Records contained in a dataset
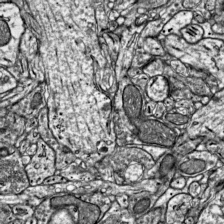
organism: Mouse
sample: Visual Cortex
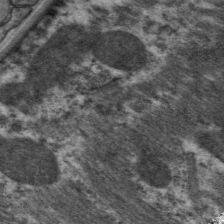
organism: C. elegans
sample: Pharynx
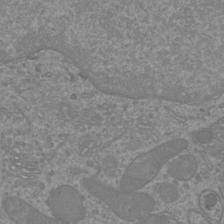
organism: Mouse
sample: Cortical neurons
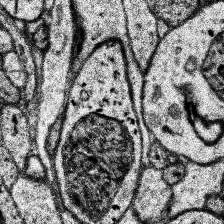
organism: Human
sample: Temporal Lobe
...
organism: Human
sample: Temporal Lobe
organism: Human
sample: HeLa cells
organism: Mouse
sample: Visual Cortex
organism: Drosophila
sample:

* TASK INSTRUCTIONS *
Scan the records for the string "sample" and show every line that contains it.

* WRITTEN SOLUTION *
sample: Visual Cortex
sample: Pharynx
sample: Cortical neurons
sample: Temporal Lobe
sample: Temporal Lobe
sample: HeLa cells
sample: Visual Cortex
sample:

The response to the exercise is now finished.